[Saved data entries]
= = = = =

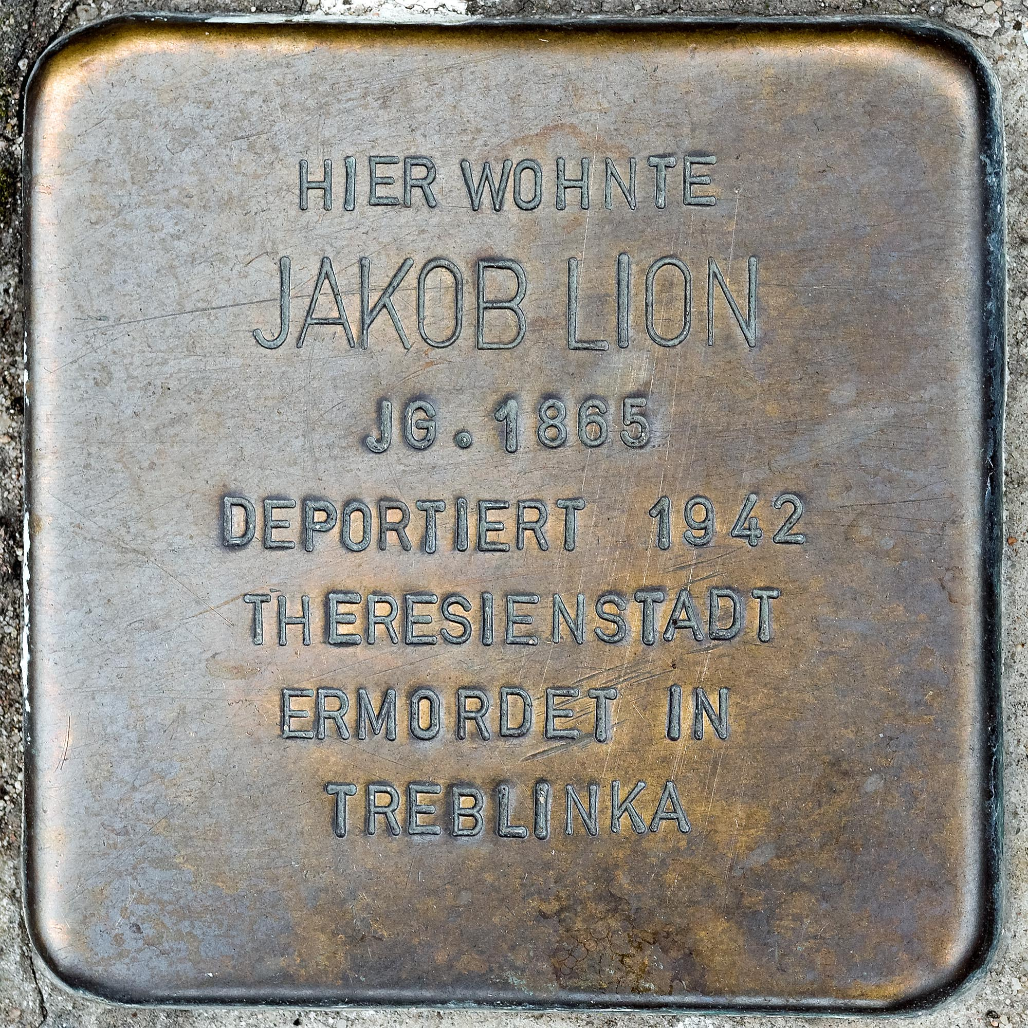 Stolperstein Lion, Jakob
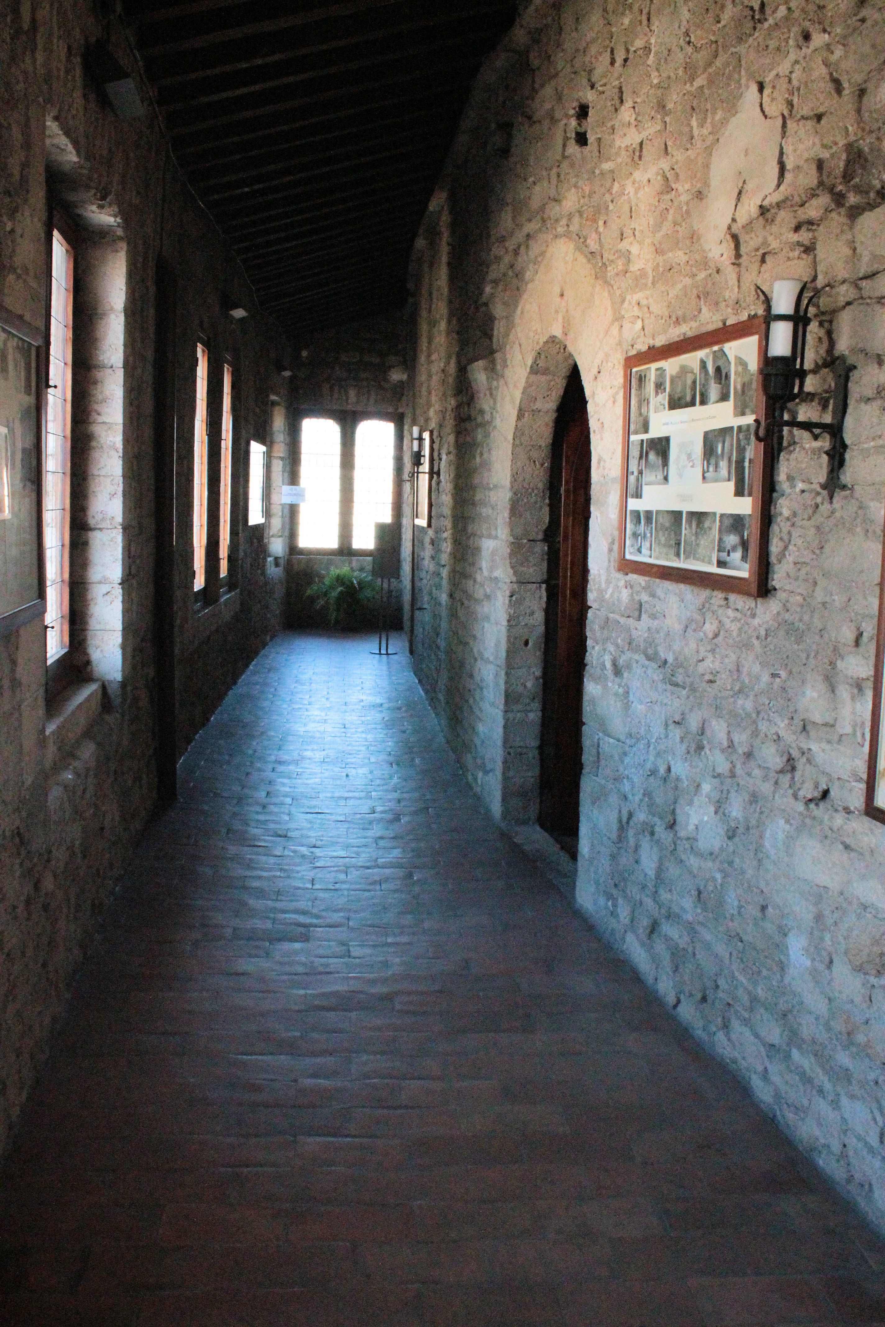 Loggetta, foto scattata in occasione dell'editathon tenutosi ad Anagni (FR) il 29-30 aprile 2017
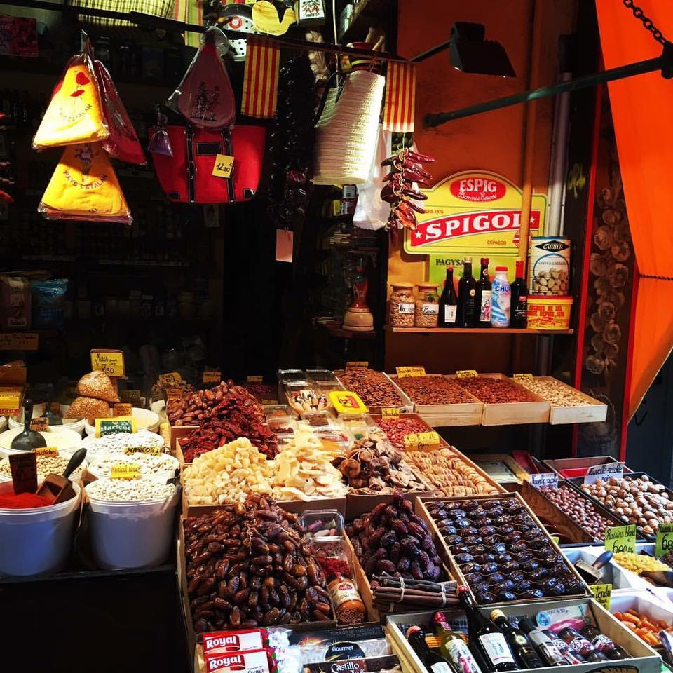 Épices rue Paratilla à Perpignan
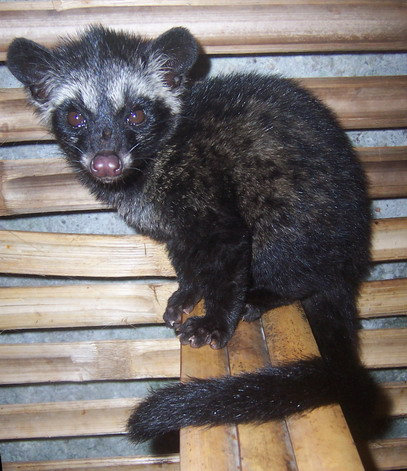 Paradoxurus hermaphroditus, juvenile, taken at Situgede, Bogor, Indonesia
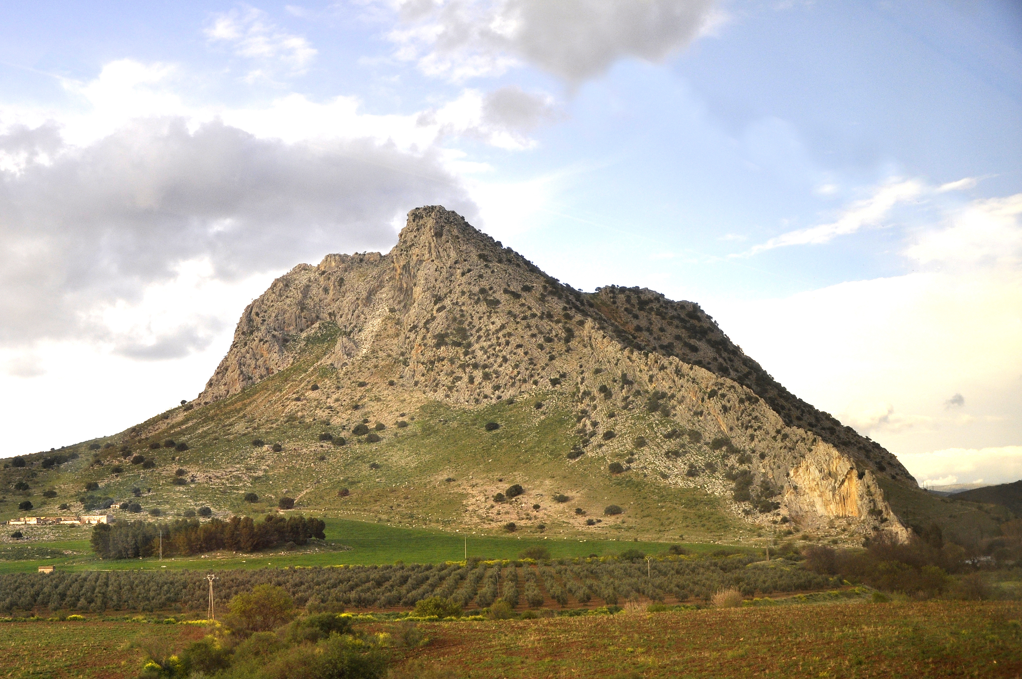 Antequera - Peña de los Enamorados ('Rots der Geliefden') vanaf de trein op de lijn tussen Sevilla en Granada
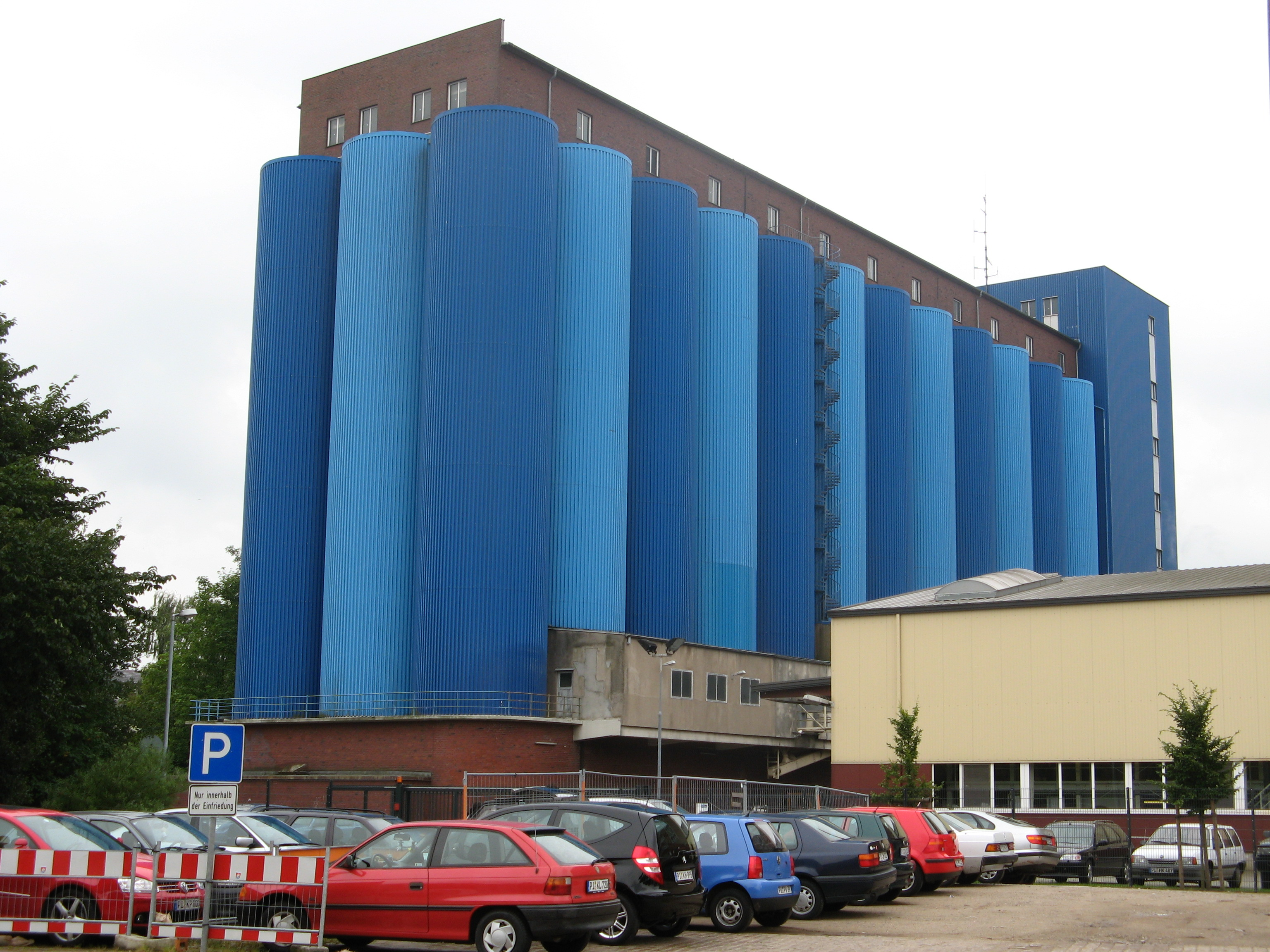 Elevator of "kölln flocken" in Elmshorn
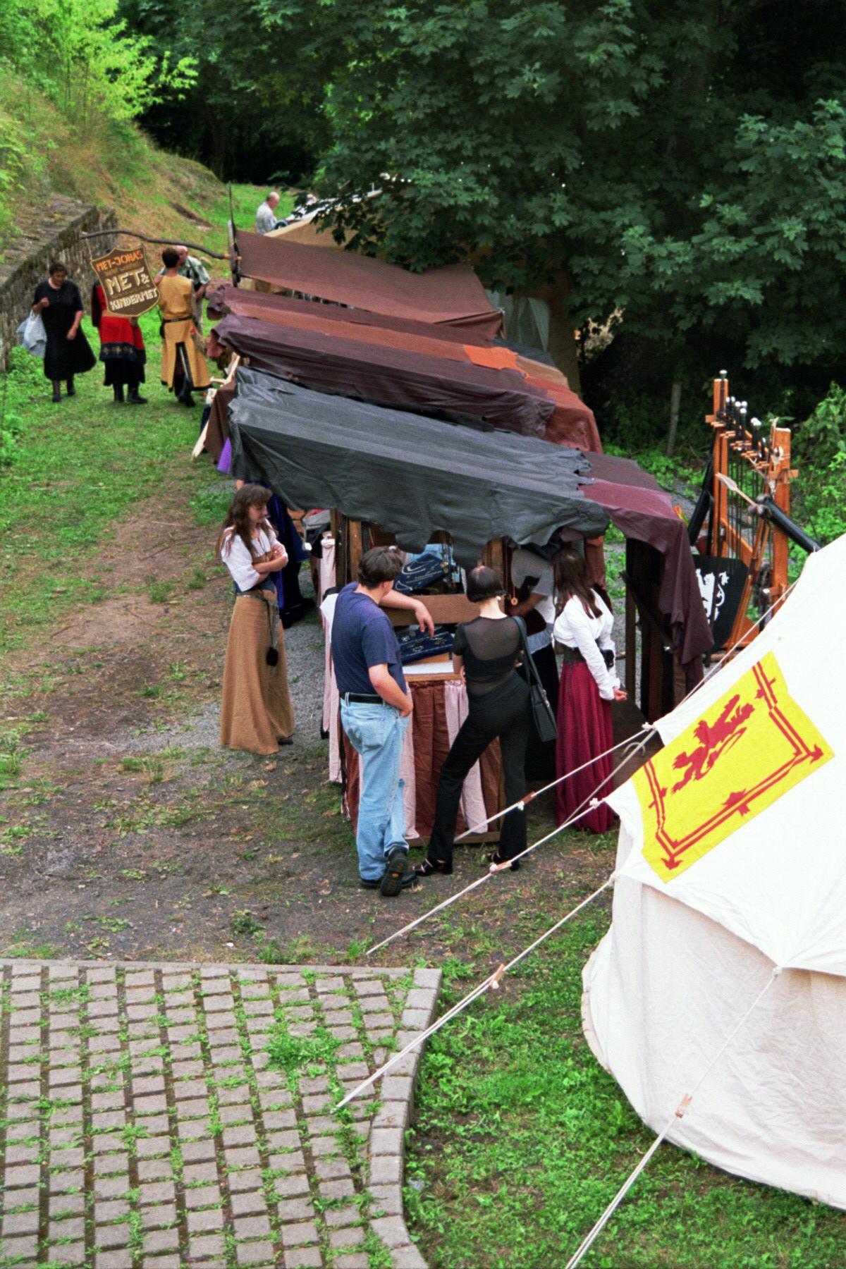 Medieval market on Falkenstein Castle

= = = = =

Your answer should hold only the lines from the line with "Antequera - Peña" through the closing line of the records, restated exactly and free of pictures.

Response below >>
 Antequera - Peña de los Enamorados ('Rots der Geliefden') vanaf de trein op de lijn tussen Sevilla en Granada
 Elevator of "kölln flocken" in Elmshorn
 Medieval market on Falkenstein Castle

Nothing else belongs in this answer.